I follow Major League Baseball intensely, and I am a big fan of the Milwaukee Brewers, but even when they're not playing, I always find something in the game to hold my interest. I now enjoy playing Fantasy Baseball, as well as watching any MLB game that happens to be on the TV. When I first got into Fantasy Baseball, 5 years ago, I was introduced to such crazy stats as "OPS" and "WHIP." At first, I was skeptical. I first thought that these stats were de-humanizing the game and that the game was random enough and based enough on things like "heart" that those stats couldn't possibly mean any more than your typical stats like batting average, and that the most valuable player was simply the one who hit the most home runs or had the highest batting average.

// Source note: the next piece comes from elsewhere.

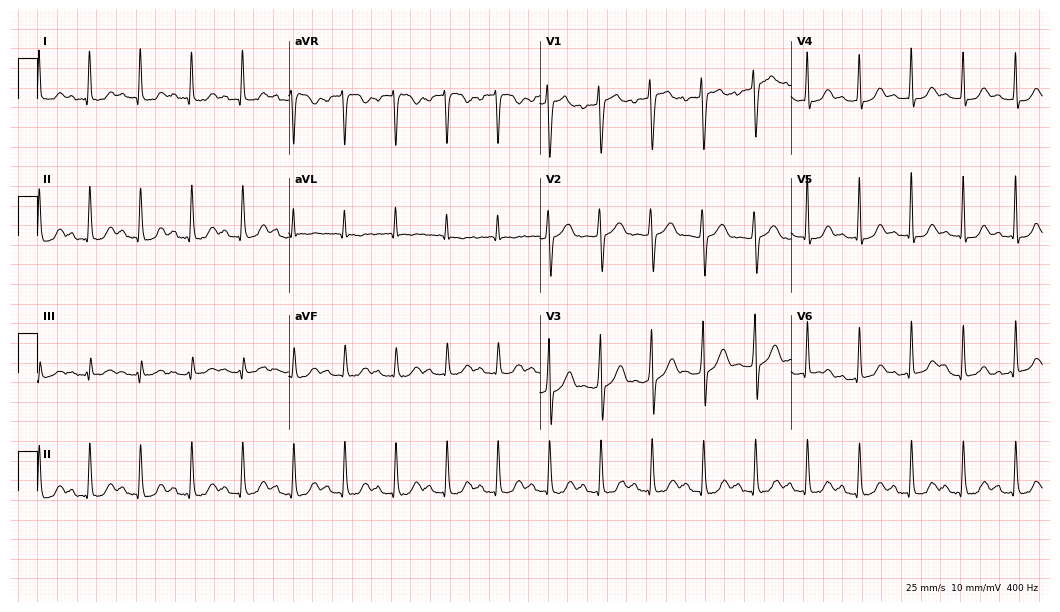
12-lead ECG from a female patient, 28 years old (10.2-second recording at 400 Hz). Shows sinus tachycardia (a sinus rate of 100 beats per minute or more).

However, after aging a bit and learning much much more about statistics and mathematics, I've come to understand and love these statistics. If you're a skeptic like I used to be, I have two publications that I heartily recommend. First, check out the following website: www.fangraphs.com - this website has projections for every player and also a very cool scoreboard feature which shows the win probability of each team based on run expectancies and other crazy things. To learn more about that, check out my second suggested reading: The Book. To get a sneak peek before you invest, check out www.insidethebook.com - this book uses intense mathematical and statistical analysis to show what strategies and outcomes are better and simply shows the best way for a GM or manager to optimize his team.

Expect a lot of posts here talking about either my own personal baseball experiences, both as a coach and a player, as well as about the MLB and the MLB media. I can't wait to tear the people offering the MVP award to Ryan Howard a new one.